Q: Where did you grow up?
Jenny: I grew up in Crown Point, Ind., about an hour outside of Chicago. Our home was on a big lake, so summers were spent skiing, swimming and fishing, and winters were spent ice skating and sledding. We were always on our bikes outside, putting on plays in our backyard … it was a wonderful place to grow up.
Q: Did you attend college or earn any degrees?
Jenny: I graduated high school from Interlochen Arts Academy. That school changed my life. Shout-out to my acting coach, David Montee, who taught me the most and truly made me believe in myself more than any other teacher. After graduation I was offered a scholarship for the Hartford Conservatory; however, I was also offered my first professional job at Walt Disney World. I had learned so much from Interlochen, I was just anxious to get more experience. So I took the job offer (assuming I would go back to school later at some point) and never looked back.
Q: Why did you pursue singing as a profession? Was there a defining moment when you knew this is what you wanted to do?
Jenny: For a long time I actually planned on being a classical pianist. I started playing piano when I was 4 years old. I was extremely disciplined and entered lots of competitions all the way up through high school. As I got older, I put a lot of pressure on myself in my competitions. If I missed a single note, I had failed. I think I was about 15 when I stepped up to the piano at a competition, judges all seated waiting for me to start … and I couldn’t play. I couldn’t think of where to begin. I was terrified.

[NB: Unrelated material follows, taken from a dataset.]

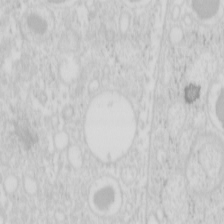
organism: Mouse
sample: Pancreas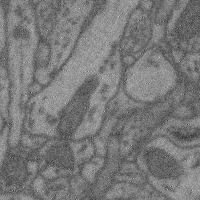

At that time I was starting to get into musical theater as well and realized it was much more freeing. There really weren’t mistakes, it was how you played off each other. It felt more natural to me, and I never once found myself feeling nervous to take the stage. I was always excited for it. I think that was how I slowly realized that I wanted to focus more on music and theater. It’s funny because to this day I’m probably technically a better pianist than I am a singer, but I guess it goes to show you have to go where your passion is.
Q: Your mom has a background in music. Did this have a strong influence on you?
Jenny: Yes, it had a huge influence on me. My mother was always singing, and encouraging my brother and I to practice harmonies during car rides. I’ve been told my voice sounds like her the older I get, which is pretty nice to hear seeing as I always wanted to sing like her since I was a little girl.
Q: Did you take voice lessons while growing up?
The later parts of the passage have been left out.